17/12/2021 às 12h03min - Atualizada em 17/12/2021 às 11h57min

As vozes que dão voz

Interpretando os mais diversos personagens, os dubladores fazem um trabalho de verdadeiros protagonistas

Letícia Aguiar - Editado por Andrieli Torres
Reprodução/ O Barquinho Cultural
Você já se perguntou quem são as vozes por trás dos seus personagens favoritos das obras audiovisuais? Desde os filmes às séries, são elas que dão vida a diferentes figuras, fazendo com que tenham uma voz característica na nossa mente. Por exemplo, se você pensar no destemido caubói de Toy Story, o Woody, com certeza uma voz acaba de se instalar na sua lembrança, não é?

Pois bem, essas vozes são provenientes dos mais diversos atores. Embora eles fiquem nos “bastidores” o seu protagonismo é inegável, porque seus timbres podem estar dentro de muitas memórias afetivas. Quem aí não está lembrado da voz característica de Adam Sandler, pivô das nossas mais audíveis gargalhadas? A dublagem de Adam é feita por Alexandre Moreno, que também tem em sua carreira muitos outros nomes da ficção, como Bilbo Bolseiro e o Gato de Botas.



Outra referência é Selma Lopes. Com sua “carteirinha carimbada”, Selma é a clássica voz de Margie Simpson e de qualquer papel de Whoopy Goldberg. Representando as vozes de personagens femininas marcantes, a atriz ainda dublou a Vovó Fa em Mulan, Mama Odie em A Princesa e o Sapo, Vovó Willow em Pocahontas e as bruxas em A Viagem de Chihiro, além de muitas outras.
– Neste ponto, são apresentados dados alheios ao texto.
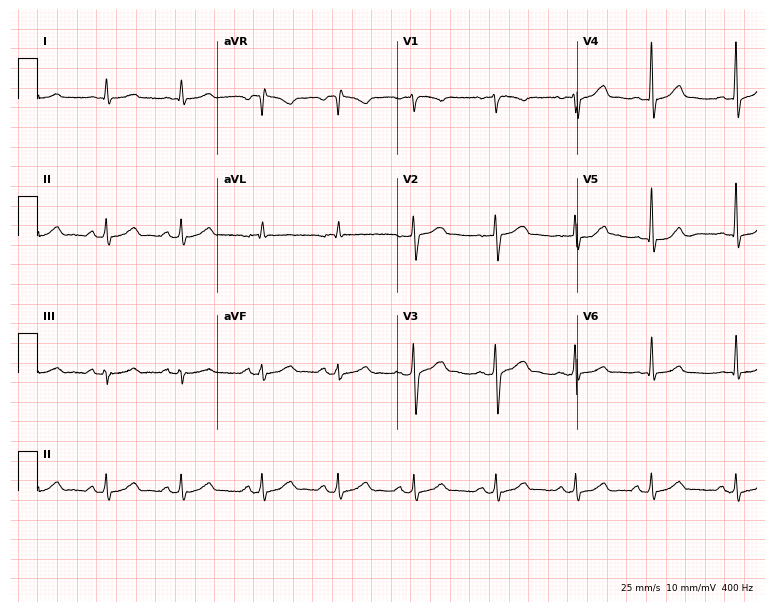
12-lead ECG from a 51-year-old male patient (7.3-second recording at 400 Hz). No first-degree AV block, right bundle branch block, left bundle branch block, sinus bradycardia, atrial fibrillation or sinus tachycardia recorded for this tracing. Other findings, if any, are not listed.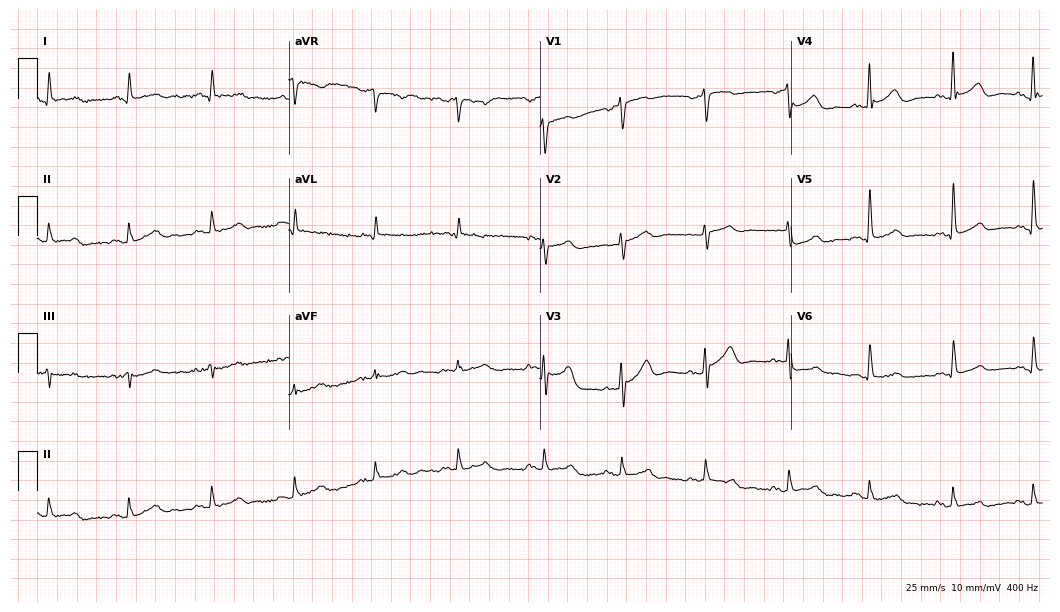
ECG (10.2-second recording at 400 Hz) — a 78-year-old man. Labelled as a normal ECG.

Dessa forma, engana-se quem pensa que a dublagem é somente “dar” a voz, dublar, aqui no Brasil, também é interpretar a fala e “encenar” a voz a partir disso, muito diferente do que ocorre em outros países como a Rússia. No país do branco, azul e vermelho, todos os personagens possuem uma única voz, sejam eles adultos, idosos ou crianças. Clique aqui e conheça outros nomes da dublagem brasileira.

Mais que interpretação de caracteres importantes, essa técnica é capaz de abrir outras portas: as da acessibilidade. Para pessoas com alguma deficiência visual a dublagem significa ter acesso às obras audiovisuais. Ademais, ela ainda é porta de entrada para as pessoas analfabetas que, de acordo com o Instituto Brasileiro de Geografia e Estatística (IBGE), só no nosso país tropical são mais de 11 milhões de cidadãos sem saber ler ou escrever.  

Embora não faça parte desses 11 milhões, dona Célia, 71, adora os filmes dublados, pois eles não dividem a sua atenção entre o ler e o assistir. Ela ama captar todos os detalhes das obras cinematográficas e acompanha tudo com um olhar muito atento. De acordo com Célia, as legendas acabam “correndo demais”. “Eu prefiro assistir os filmes dublados porque as legendas passam rápido e acabam tirando a minha concentração da cena”, disse.

Esse ritmo “trem bala” das legendas tem um motivo. Nas produções legendadas o texto é descrito conforme a tradução das falas, assim, ele precisa estar contido no momento em que a fala é traduzida ou reproduzida no idioma original. Dessa forma, o timing se dá através do tempo do texto. Já na dublagem, o cronômetro funciona somente pela fala, ou seja, os lábios do personagem em movimento.



Além de ser uma ótima alternativa para quem tem dificuldades em acompanhar as legendas, “a dublagem acaba sendo uma facilitadora às pessoas que não tem contato com outros idiomas e querem descobrir novas culturas sem sair da sua língua materna”. Essa é a visão do estudante de Odontologia, Gabriel Victor, 21. Entusiasta da técnica desde criança, ele consome a arte principalmente nos jogos. Para Gabriel, a dublagem também traz muitas memórias afetivas. “Quando eu era pequeno ficava tentando imitar as vozes dos meus personagens favoritos, especialmente nos desenhos, são lembranças que me fazem muito bem”, relata.

A paixão do futuro dentista pelos personagens e pela dublagem é fruto de um trabalho impecável de muitos atores, que, por vezes, acabam sendo restringidos ao anonimato. Para contornar essa realidade existem projetos como o Dublapédia Brasil, um perfil das redes sociais que busca dar memória e valor a esses profissionais da arte.

Assim, a dublagem é muito mais que uma simples técnica, ela faz parte das nossas memórias, torna as produções mais acessíveis e, particularmente no Brasil, possui uma fonte inesgotável de qualidade. Portanto, ainda que você não consuma produções dubladas, o que não tem problema algum, reflita um pouco sobre essa arte que faz toda uma diferença e respira através de profissionais dignos de todos os nossos aplausos.